You said it yourself. You will never be able to trust him.


----------



## curlysue321 (Jul 30, 2012)

I would get an annulment. If you had been married for 20 years and had children to consider I would suggest counseling. This will happen again. Marriage gets harder over time. If you are having this sort of trouble and you just got back from your honeymoon I don't see anything worth saving.


----------



## LittleBird (Jan 12, 2013)

Mayatlc said:


> Hello all,
> I am so lost and don't know what to do. I just found out last week that my husband cheated on me. I found out that he had an affair with a woman he met onling. Hard part is that we were only married for 7 weeks at this point. I had no idea. We just got back from our honeymoon here in the beginning of January, and I find out he cheated and was planning on meeting her again next week.
> We have been together for 4 years and this is the first act of infidelity. I have found out that early in our relationship that he was sexting someone and asking numerous other female friends to come over or send naked pictures. Even found some of his ex and mistress on his computer,
> He has confessed to the affair and says he is truly sorry, but hard part is that I don't really believe him.
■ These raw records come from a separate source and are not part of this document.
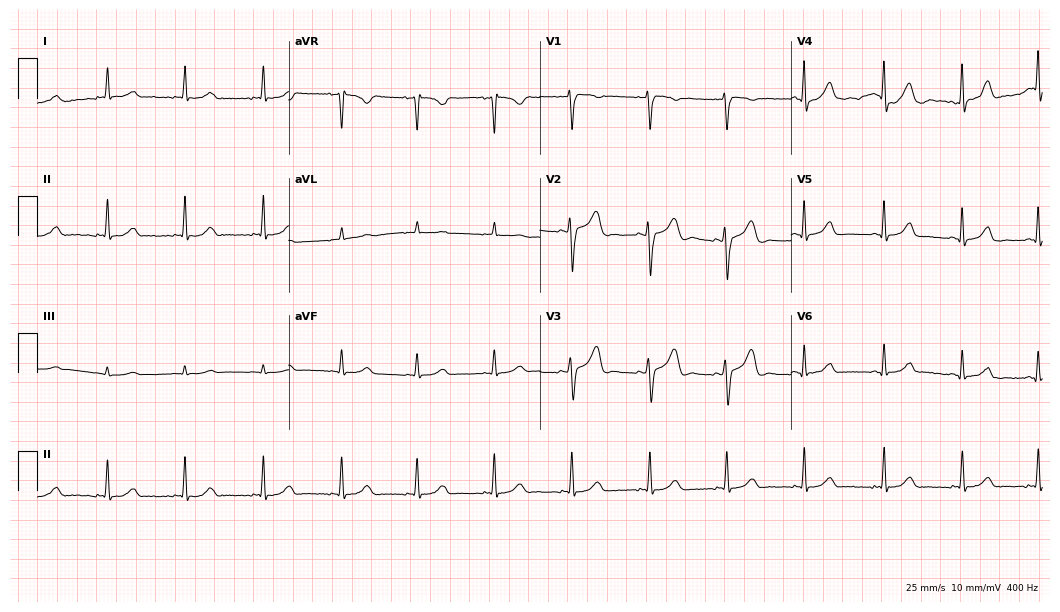
12-lead ECG from a female, 35 years old. Recorded interpretation: within normal limits.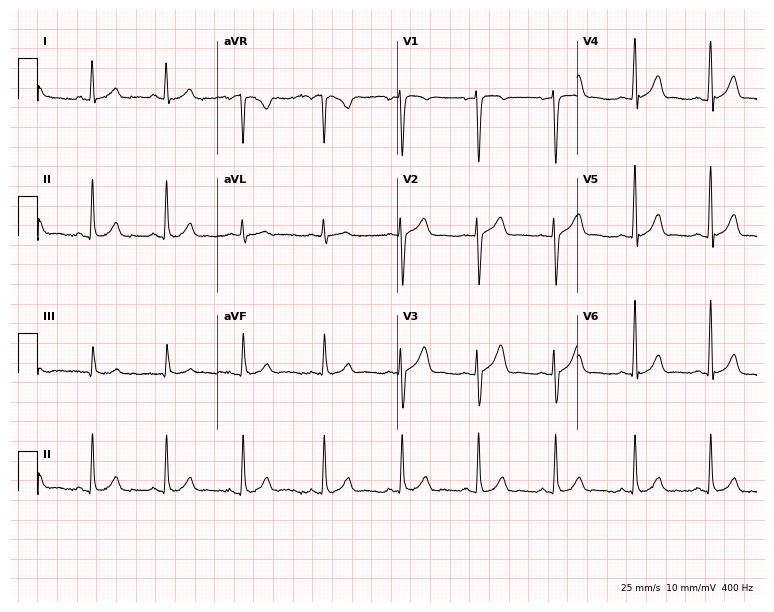
Standard 12-lead ECG recorded from a male patient, 32 years old. Read as a normal ECG.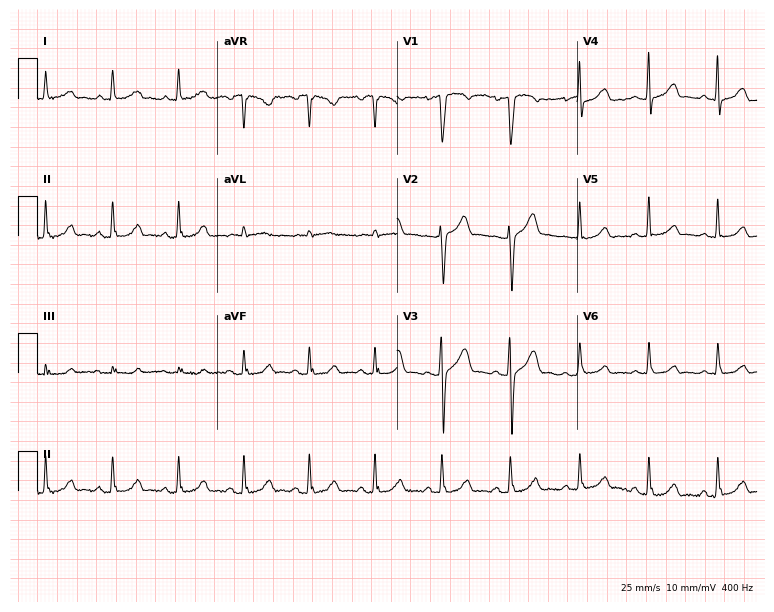
12-lead ECG (7.3-second recording at 400 Hz) from a man, 49 years old. Screened for six findings — first-degree AV block, right bundle branch block (RBBB), left bundle branch block (LBBB), sinus bradycardia, atrial fibrillation (AF), sinus tachycardia — none is recorded.

He has actively looked into counselling and we have gone to a session already. We live in a place that has made me isolated from family and friends, so I can't really get away very easily. We have been talking civily in the home, but I don't know if I can ever trust him again.
> ...


Sweetheart, I really don't want to sound harsh.

Dump him.

Kick his ass so far to the curb he sees freaking stars.

You *just* got married. This is a terrible sign.

I advise you to hold off on having kids, if you do decide to stay. 

Good luck.


----------



## barbados (Aug 30, 2012)

He's obviously a serial cheater. You know that now, so you can act. Annul the marriage if possible like Cedarman said, and get an immediate D if you can't. You deserve a real and honest person in your life. Be thankful you caught it early and before kids. Good Luck.


----------